While True(): Learn to teach your cat to drive.

Can you feel the feline neurons growing?

I’ve got a soft spot for “programming” games. Since that’s my day job, I can usually convince myself that this is the one sort of game I might actually be good at.

I’m looking at you, Octopath Traveler final boss that I’m too timid to fight anymore.

Programming games can run the gamut from super-techy TIS-100, which asks you to write multiprocessor programs in a bespoke assembly language, to beginner friendly 7 Billion Humans, which has you write parallel processing algorithms in a Snap-like visual programming language.

All these kinds of games introduce you to simple concepts, give you a puzzle to work on that uses this concept, and then adds this concept to a library that you will use in future puzzles. And, almost all of them have a thin plot bridging puzzles so that it can make you think you’re playing a game rather than learning how to program.

Luden.io’s while True: learn() starts with you discovering that your humble cat is a master coder. He could totally make mad cash programming, except… he can’t talk or make himself understood. One of your buddies suggests learning how to build an AI that can translate from Meow to Hello and at the same time instructing the player in the amazing world of artificial intelligence.

And so you embark on your new career as an AI hotshot, taking on contracts (and occasionally lending your expertise to a new startup), all the time empowering your kitty to talk (and drive your car).

Each puzzle has you connect various colored shapes on the left edge of the screen with buckets on the right edge of the screen. The buckets have various requirements (no blue, only green triangles, etc). You will use the various AI blocks available to correctly guide the shapes on the left to the buckets on the right.

It’s kind of cool how no matter the task, it can be solved by moving colored shapes from left to right across the screen. Detecting poorly manufactured toys, forecasting fashion trends, sifting out bad components… all of them can be abstracted the same way.

Each puzzle also has secondary requirements that may or may not be stated openly. Since the AI blocks can operate fairly slowly, optimizing throughput may require load balancing and multiple code paths to make things run smoothly. Also, some buckets may require more blocks than others, and so the flow must be designed to send more blocks one place, fewer blocks to another.

Each new AI block is first presented with links out to pages where you can learn more about the concept behind the block, including the SIFT algorithm or neural networks. After that, the block will show up in the toolbox of subsequent puzzles.

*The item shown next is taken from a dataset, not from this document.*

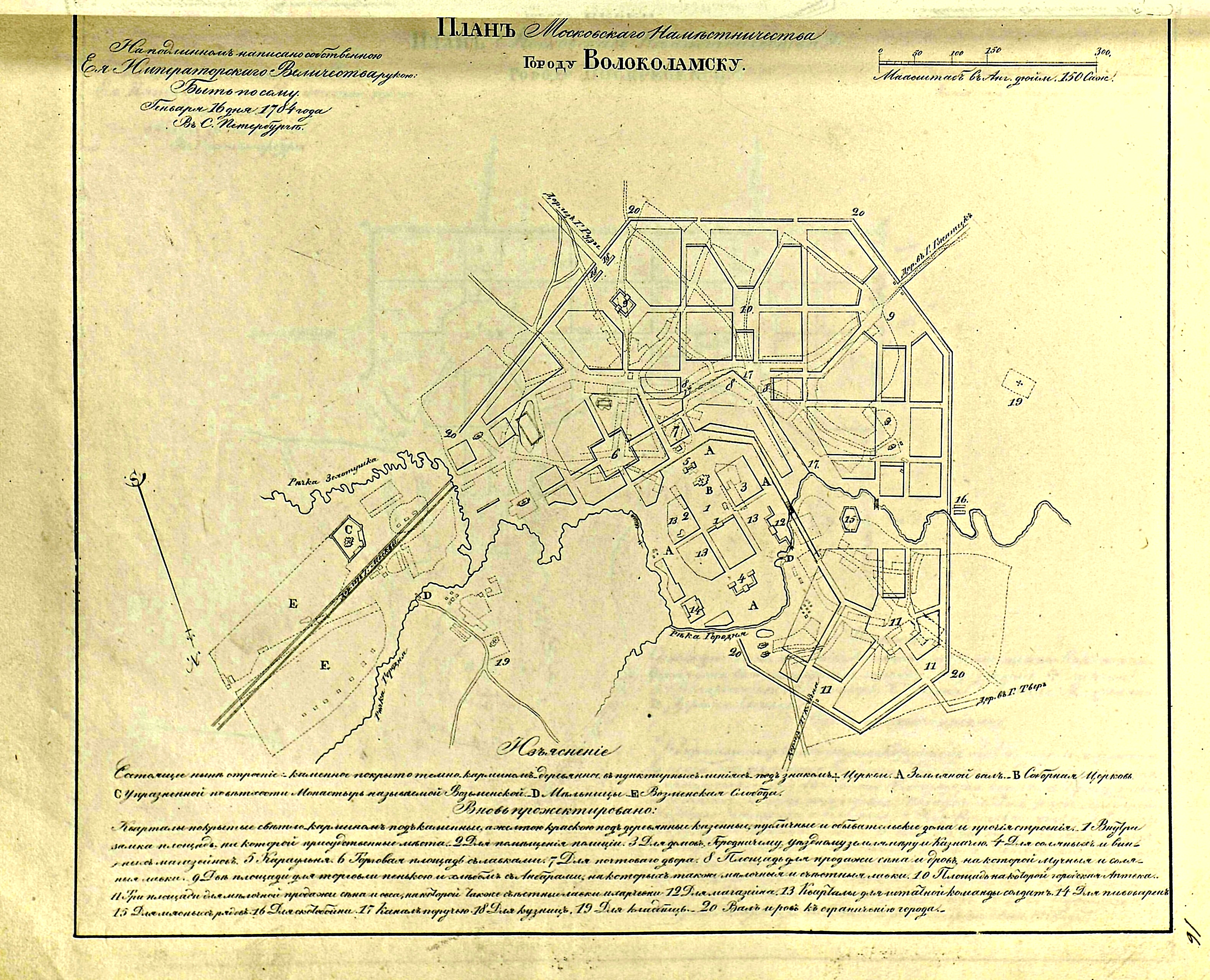 "Прожектированный" план города Волоколамска 1784 года из "Полного собрания законов Российской Империи. Книга чертежей и рисунков. Планы городов."

You may also buy additional blocks for certain puzzles with all the cash you’re earning predicting elections or helping match customers to pizza shapes (square or round, but for some reason, never triangular. Don’t customers ever buy pizza by the slice?) And if you just have too much cats (I mean cash), you can buy decorations for your home office (so pandemic friendly) and outfits for your cat.

I’m a few days into the game, though, and although I’ve learned a lot about shifting shapes around, I haven’t learned much at all about machine learning. I am told that this particular block uses the SIFT algorithm to see if a triangle or circle is in an image, but I am still clueless about how it works. This other block uses a weighted neural net that can be trained, somehow, but it is a black box.

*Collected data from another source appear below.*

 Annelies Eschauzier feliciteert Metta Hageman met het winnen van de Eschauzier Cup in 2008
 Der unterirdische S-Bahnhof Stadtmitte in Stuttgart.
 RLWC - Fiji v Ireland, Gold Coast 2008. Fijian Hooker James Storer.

I’d expected, when I bought the game, that the game would be leading me through implementing these algorithms instead of just referring me to a wiki page. I’d have really liked a game that would teach me about connecting nodes and layers in a neural net — this is not that game.

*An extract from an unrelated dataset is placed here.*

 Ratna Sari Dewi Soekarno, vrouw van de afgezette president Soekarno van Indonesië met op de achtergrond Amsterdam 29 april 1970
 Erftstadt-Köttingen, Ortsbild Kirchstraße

The one puzzle that was not moving shapes from left to right involved teaching a self-driving car how to avoid obstacles by interpreting LIDAR input. Because, kitties can’t drive cars by themselves, you see. I did terribly with the training because I was using a controller to press the virtual buttons rather than using the touch screen, but afterward the car ran fine and avoided everything anyway. Elon Musk, I’m waiting for your call.

The game advertises itself as a means to learn about the world of artificial intelligence. It’s actually a game about optimization. Actual deep learning is confined to black boxes; all that’s left is to become very efficient at sorting shapes and moving them to buckets.

My largest frustration with the game, though, were the unwritten requirements about how much of each output could go into which bucket. Just satisfying the request wasn’t enough. Had to balance the flow correctly.

I was looking for a SpaceChem-like game for the Switch, and this came closest, but in the end, it was a miss for me.